--- Material provided Enclosed Below ---
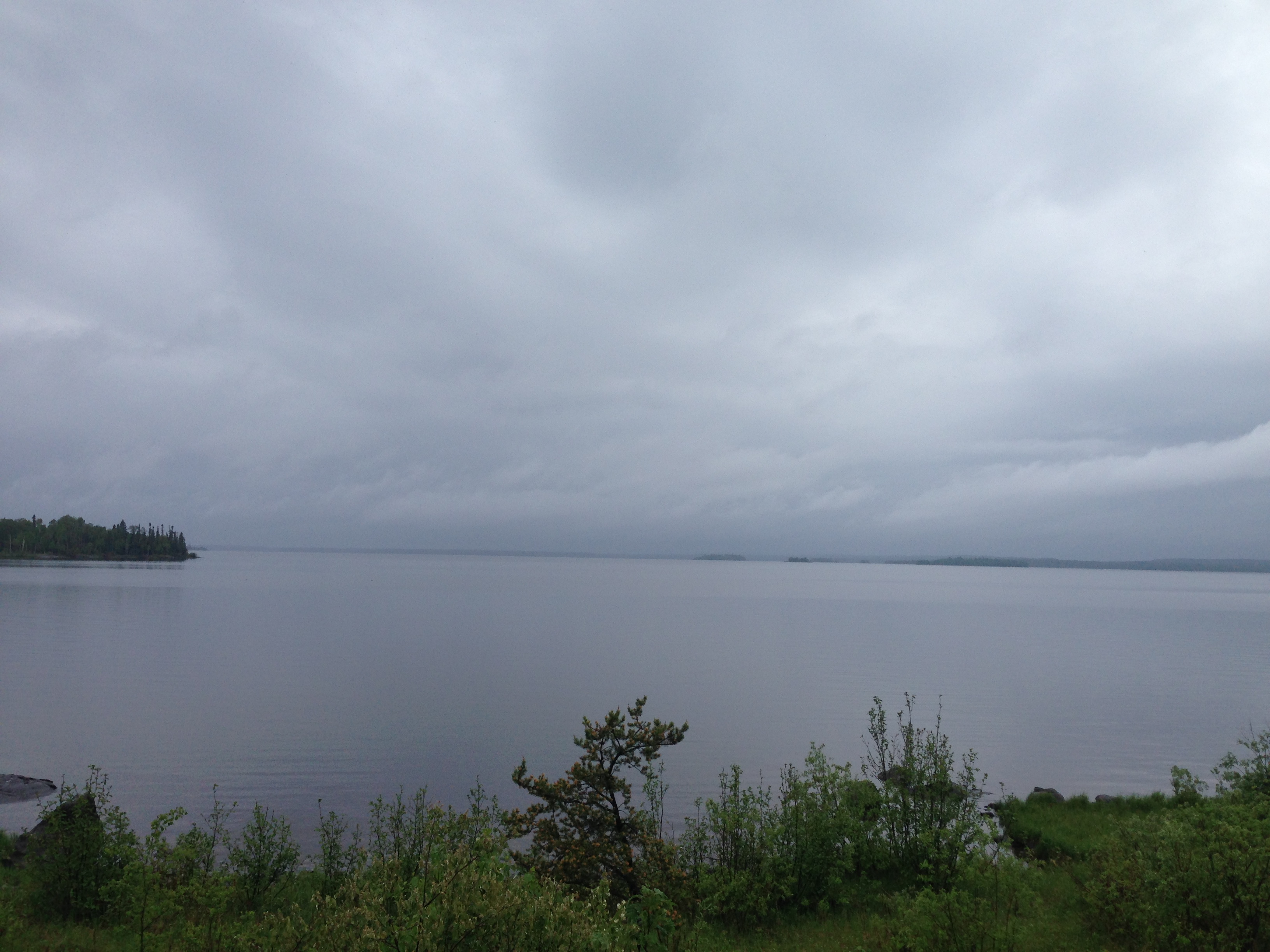 Pakwash Lake, Ontario.
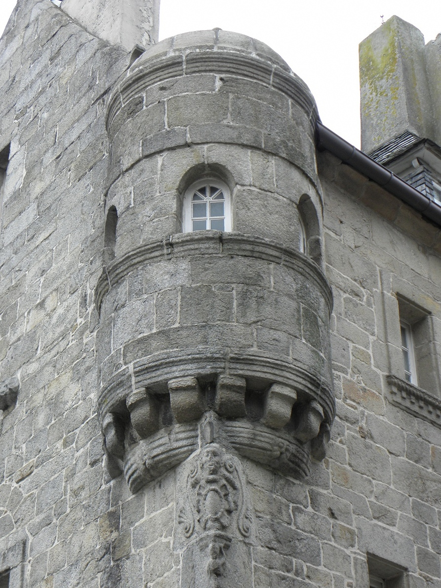 Tourelle d'angle de la maison prébendale sise 12 Rue Général Leclerc à Saint-Pol-de-Léon (29).
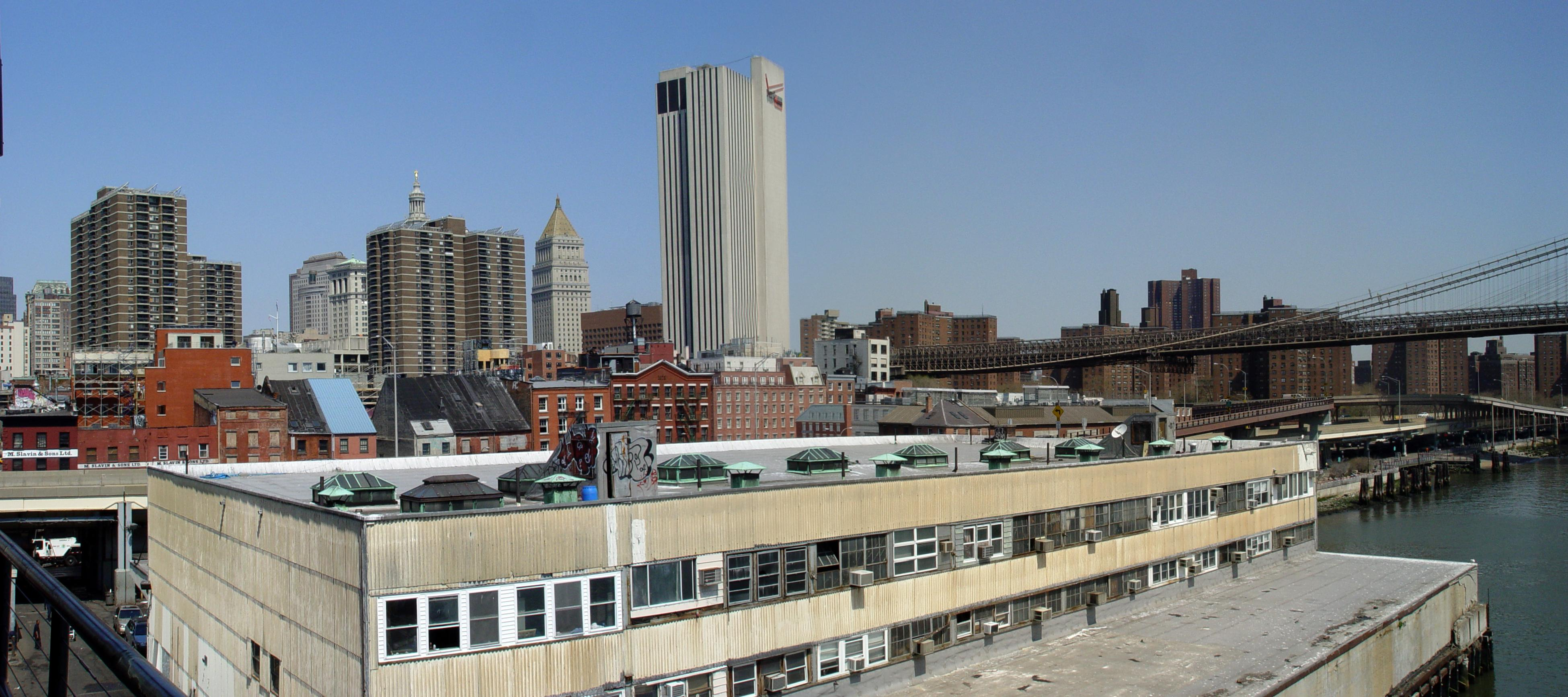 Fotografiert von Martin Dürrschnabel Fulton Fish Market in New York City.
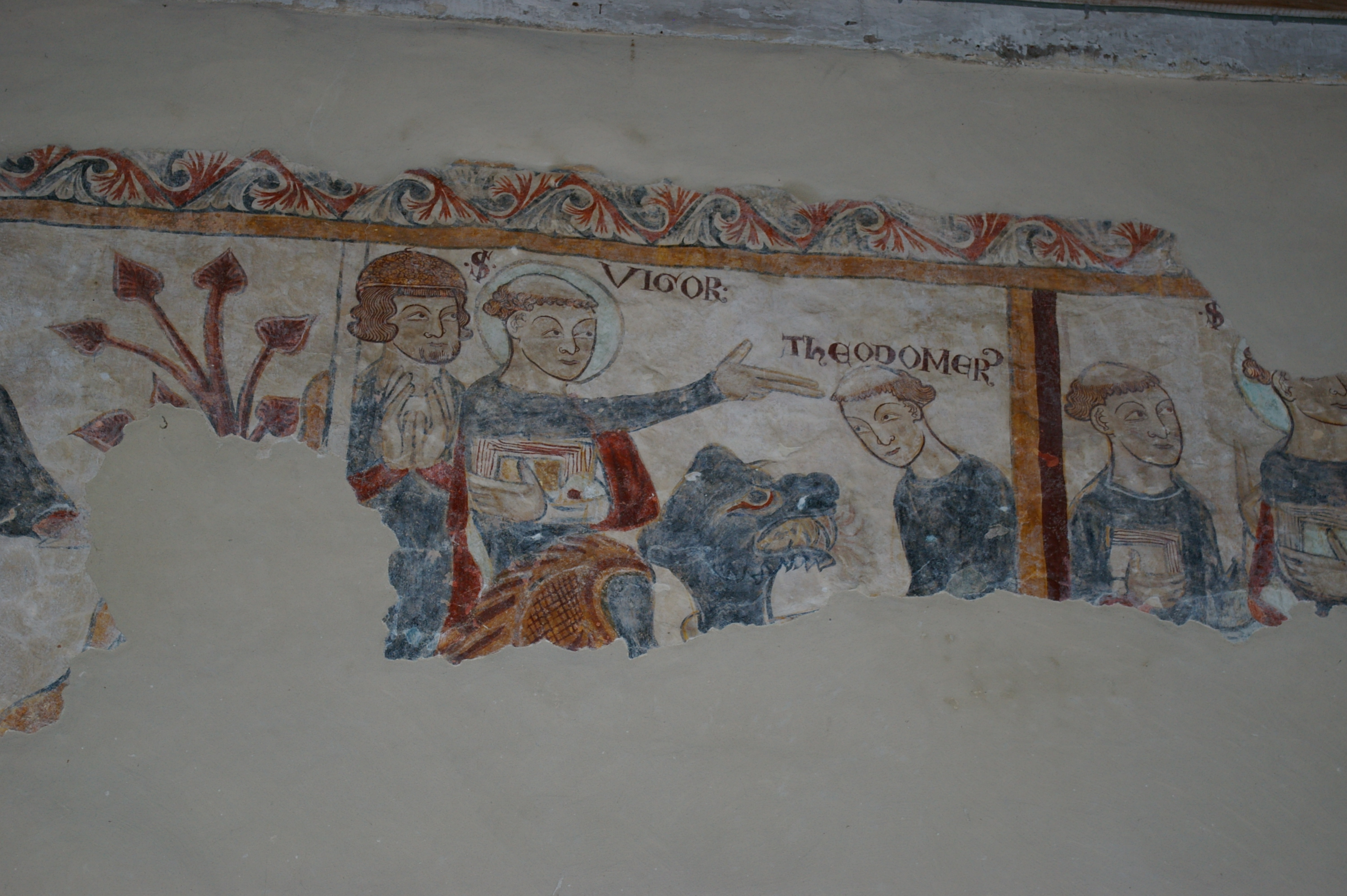 Fresque 3 Eglise st Vigor de Neau
--- End of Enclosed Material provided ---
- _Work order_: Every line of the data should be transcribed exactly. Omit the images.

- _Exercise solution_:
 Pakwash Lake, Ontario.
 Tourelle d'angle de la maison prébendale sise 12 Rue Général Leclerc à Saint-Pol-de-Léon (29).
 Fotografiert von Martin Dürrschnabel Fulton Fish Market in New York City.
 Fresque 3 Eglise st Vigor de Neau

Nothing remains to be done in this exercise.